И весь он такой — нескладный, неровный, угловатый. Лицо острое, пальцы тонкие, волосы лохматые, темные — и глаза из-под них зыркают тоже темные.
А если мысленно убрать легкую щетину, то и возрастом новый хозяин Катерининого дома оказывается возмутительно молод. Студент, не старше.
— И это, Антон, знаете… Давайте-ка я этих тварей-то пернатых шугану, двустволочка моя никогда еще не подводила. Р-раз, два — и только искры во все стороны. Даже тушки убирать не надо, не то что с вороньем!
— Они не пернатые.
— Да вон же!
— Ламелляр — покров сходной морфологии с птичьими перьями, но это не одно и то же… Вы бы еще драконов птицами обозвали.
— Ой, да бросьте вы эту заумь, мы люди простые. Какие из этой безмозглой мелюзги драконы-то… Так что, шугануть?
— Не надо. Сами улетят.
— Ну, вам видней, ваш-то дом теперь… О, гляньте, и впрямь дождик начинается!
…Антон ошибся. Пестрая летунья стая никуда с участка не делась и даже как будто разрослась. Каждый вечер затягивала свое скрипично-кирпичное «скри-скри-скрау», провожая солнце, спугнула с участка всех птиц и соседских кошек и вообще чувствовала себя как дома.
В отличие от Антона.
Не меньше проблем доставляла и другая — человеческая — стая. Ватага местных ребят еще в июне повадилась срезать дорогу на речку через заброшенный участок и никак не могла теперь уяснить, что это вдруг стало частной территорией. Шумные, загорелые, голенастые, по одному, по двое, размахивая полотенцами, — бам-хрусть-топ-топ-топ, через шаткий забор на дровяник, с дровяника через заросли смородины… а потом обратно — топ-топ-топ-хрусть-хрусть-бам!
А летуны, всполошившись, визгливым скрипичным оркестром сверху: скру-у-и!
И так почти каждый день.
— Заткнитесь, — бормотал Антон, обращаясь сразу ко всем, затыкал наушниками уши и отгораживался от мира ноутбуком и выцветшими шторами в цветочек, оставшимися от предыдущей хозяйки.

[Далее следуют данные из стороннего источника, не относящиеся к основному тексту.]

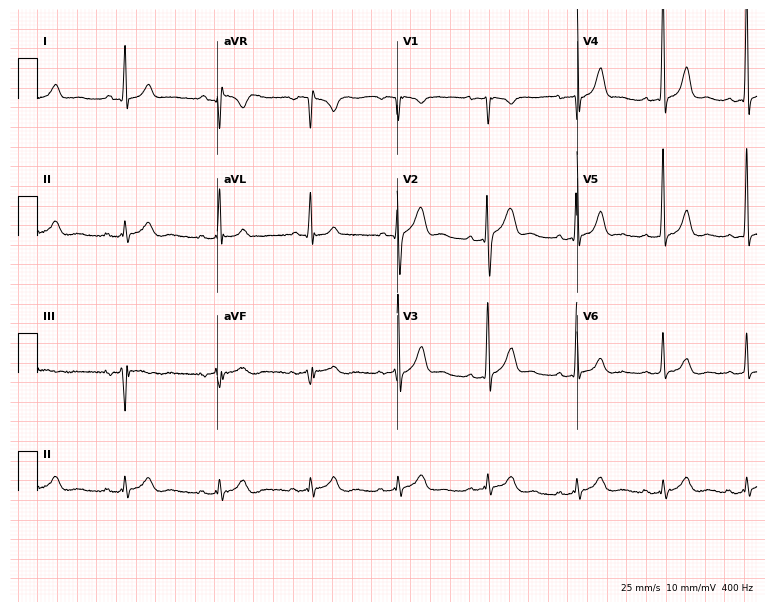
12-lead ECG from a male patient, 25 years old (7.3-second recording at 400 Hz). Recorded interpretation: within normal limits.
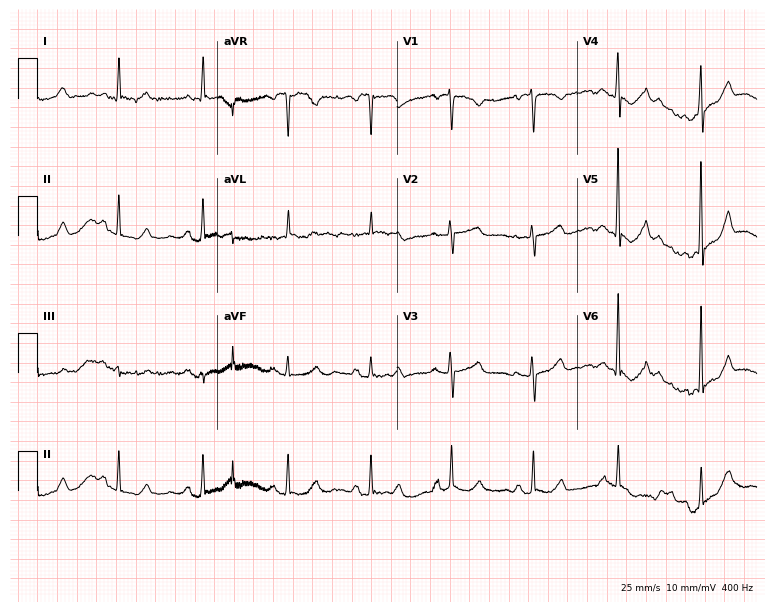
Standard 12-lead ECG recorded from an 81-year-old woman. None of these six findings is recorded: first-degree AV block, right bundle branch block, left bundle branch block, sinus bradycardia, atrial fibrillation, sinus tachycardia. Only these six findings were labelled.

Когда цветочки на шторах вконец надоели, Антон перебрался на крыльцо, уповая на качество роутера и наушников.
Ребята, обнаружив хмурого соседа, сначала оробели и даже дня два обходили участок стороной… Но тут выдался особенно жаркий день, тащиться в обход стало лень, и тогда Назаров, как самый смелый, заглянул — по-человечески, в калитку, предварительно просунув руку между штакетинами и откинув крючок, — и спросил:
— Здрасте, а можно через вас пройти? — Потом подумал и уточнил, бочком-бочком просочившись на участок: —
У вас там на задах калитка прям на дорожку к реке, а иначе тремя улицами обходить придется…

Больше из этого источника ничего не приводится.